The idea behind the node list is to create a list of all of the nodes involved in the network. In the context of the networks that we will form for film festivals, we are interested in nodes for the network consisting of the people and entities involved in the making of the films: the directors, writers, actors, and production companies. The function `get_nodelist` creates this node list.

`get_nodelist` takes in strings consisting of the values for the director, writer, actor, and production company. In order to prepare these strings to form the node list, each of these strings are split by commas in order to get lists consisting of individual people or entities. We then remove any remaining missing values—encoded as 'N/A' for directors, writers, and actors, and as 'N/A', '', or 'Unknown' for production companies—because we do not want to include them as nodes in our network. We also add a descriptor to each of the names, describing their roles in their films (e.g. 'director', 'writer', 'actor', 'production company'). We combine each of these individual lists into one total list, which we then turn into our node list dataframe. As a final step, we remove any duplicate names. The reasoning for this is that the node list only keeps track of what nodes should exist in the network, but not the number of times they appear in various films, which should instead emerge from the edge list; hence, we only need each name to appear once in our node list.

In [5]:
def get_nodelist(directors_from_df, writers_from_df, actors_from_df, production_companies_from_df):
    '''
    Given strings containing the directors, writers, actors, and production companies
    involved in the making of the films to be included in the network,
    return the node list. For each node, the node list also includes the attribute
    of the role the node played in the making of the film, e.g. 'director',
    'writer', 'actor', 'production company'.
    
    Keyword arguments:
    directors_from_df -- string containing directors for all of the films, separated by commas
    writers_from_df -- string containing writers for all of the films, separated by commas
    actors_from_df -- string containing actors for all of the films, separated by commas
    production_companies_from_df -- string containing production companies for all of the films, separated by commas
    '''
    # directors
    directors = directors_from_df.split(', ')
    directors = [director for director in directors if director != 'N/A']
    directors = [(director, 'director') for director in directors]
    # writers
    writers = writers_from_df.split(', ')
    writers = [writer for writer in writers if writer != 'N/A']
    writers = [(writer, 'writer') for writer in writers]
    # actors
    actors = actors_from_df.split(', ')
    actors = [actor for actor in actors if actor != 'N/A']
    actors = [(actor, 'actor') for actor in actors]
    # production companies
    production_companies = production_companies_from_df.split(', ')
    production_companies = [production_company for production_company in production_companies if production_company not in ['N/A', '', 'Unknown']]
    production_companies = [(production_company, 'production company') for production_company in production_companies]
    
    # people: directors, actors, writers, and production companies
    people = directors
    people.extend(actors) # the order of the extends determines the order of priority: director -> actor -> writer for people who have multiple roles
    people.extend(writers)
    people.extend(production_companies)
    
    name = [person[0] for person in people]
    role = [person[1] for person in people]
    nodelist = pd.DataFrame({'Name': name,
                             'Role': role})
    nodelist = nodelist.drop_duplicates(subset='Name').reset_index(drop=True)
    return nodelist

The idea behind the edge list is to create a list of all of the edges between two nodes. An edge refers to a relation between nodes; in the  case of films, this relation exists between each of the people involved in the making of a film. As an additional note, in the context of films, the network is undirected because the relations are symmetric: Person A made the film with Person B, and Person B made the film with Person A—the edges are reciprocal and symmetric. The function `get_edgelist` creates the edge list.

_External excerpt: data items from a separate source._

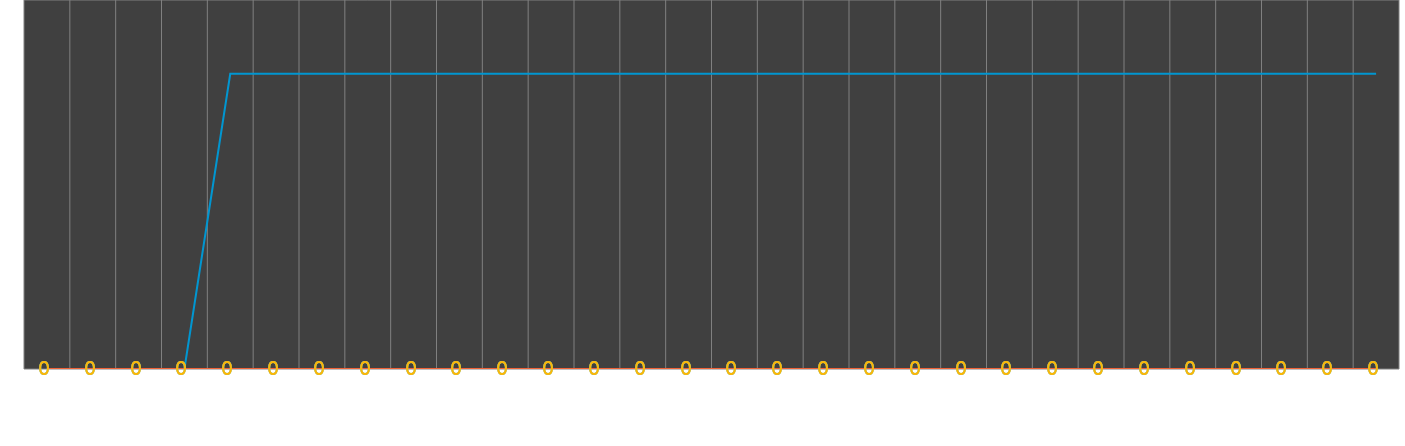
| Category | Opened | Closed | Opened Lables | Closed Labels |
|---|---|---|---|---|
| 5/1/18 | 0 | 0 | 0.08 | 0.08 |
| 5/2/18 | 0 | 0 | 0.08 | 0.08 |
| 5/3/18 | 0 | 0 | 0.08 | 0.08 |
| 5/4/18 | 0 | 0 | 0.08 | 0.08 |
| 5/5/18 | 2 | 0 | 2.08 | 0.08 |
| 5/6/18 | 2 | 0 | 2.08 | 0.08 |
| 5/7/18 | 2 | 0 | 2.08 | 0.08 |
| 5/8/18 | 2 | 0 | 2.08 | 0.08 |
| 5/9/18 | 2 | 0 | 2.08 | 0.08 |
| 5/10/18 | 2 | 0 | 2.08 | 0.08 |
| 5/11/18 | 2 | 0 | 2.08 | 0.08 |
| 5/12/18 | 2 | 0 | 2.08 | 0.08 |
| 5/13/18 | 2 | 0 | 2.08 | 0.08 |
| 5/14/18 | 2 | 0 | 2.08 | 0.08 |
| 5/15/18 | 2 | 0 | 2.08 | 0.08 |
| 5/16/18 | 2 | 0 | 2.08 | 0.08 |
| 5/17/18 | 2 | 0 | 2.08 | 0.08 |
| 5/18/18 | 2 | 0 | 2.08 | 0.08 |
| 5/19/18 | 2 | 0 | 2.08 | 0.08 |
| 5/20/18 | 2 | 0 | 2.08 | 0.08 |
| 5/21/18 | 2 | 0 | 2.08 | 0.08 |
| 5/22/18 | 2 | 0 | 2.08 | 0.08 |
| 5/23/18 | 2 | 0 | 2.08 | 0.08 |
| 5/24/18 | 2 | 0 | 2.08 | 0.08 |
| 5/25/18 | 2 | 0 | 2.08 | 0.08 |
| 5/26/18 | 2 | 0 | 2.08 | 0.08 |
| 5/27/18 | 2 | 0 | 2.08 | 0.08 |
| 5/28/18 | 2 | 0 | 2.08 | 0.08 |
| 5/29/18 | 2 | 0 | 2.08 | 0.08 |
| 5/30/18 | 2 | 0 | 2.08 | 0.08 |

`get_edgelist` takes in a node list. From the node list, we know all of the people involved in the making of a film; all of these people should have an edge between them because they all worked together on the film. `get_edgelist` creates all of the combinations of people without repeat values. Each edge is then given a weight of 1, referring to the film they worked on.

In [6]:
def get_edgelist(nodelist):
    '''
    Given a node list, returns a list of edges, both as a list and as a dataframe.
    The edge list is created by taking combinations of each node in the list
    without any repeat values. Each edge is given a weight of 1.
    
    Keyword arguments:
    nodelist -- node list returned by `get_nodelist` function
    '''
    edges = [combo + (1,) for combo in itertools.combinations(nodelist['Name'], 2)]
    edgelist = pd.DataFrame(edges, columns=['Source', 'Target', 'Weight'])
    return edges, edgelist

The `get_film_edges` function takes in strings consisting of the values for the director, writer, actor, and production company. `get_film_edges` creates the node list and the corresponding edge list—from that node list—all in one function.

In [7]:
def get_film_edges(directors_from_df, writers_from_df, actors_from_df, production_companies_from_df):
    '''
    Given strings containing the directors, writers, actors, and production companies
    involved in the making of the films to be included in the network,
    creates the node list and the corresponding edge list from that node list.
    Returns the list of edges, both as a list and as a dataframe.
    
    Keyword arguments:
    directors_from_df -- string containing directors for all of the films, separated by commas
    writers_from_df -- string containing writers for all of the films, separated by commas
    actors_from_df -- string containing actors for all of the films, separated by commas
    production_companies_from_df -- string containing production companies for all of the films, separated by commas
    '''
    nodelist_film = get_nodelist(directors_from_df,
                                 writers_from_df,
                                 actors_from_df,
                                 production_companies_from_df)
    edges_film, edgelist_film = get_edgelist(nodelist_film)
    return edges_film

The function `get_graph`, as of now, takes in a dataframe that is a subset of `film_festivals.csv`, filtered on festival and years of the festival. For each of the features `Director`, `Writer`, `Actors`, and `Production`, we create a string consisting of all of the values for director, writer, actor, and production company, respectively, separated by a comma.

Network analysis requires a node list and an edge list. From the strings, we are able to create the node list for our entire network. It includes nodes for every person and entity involved in the making of all of the films included in our subset.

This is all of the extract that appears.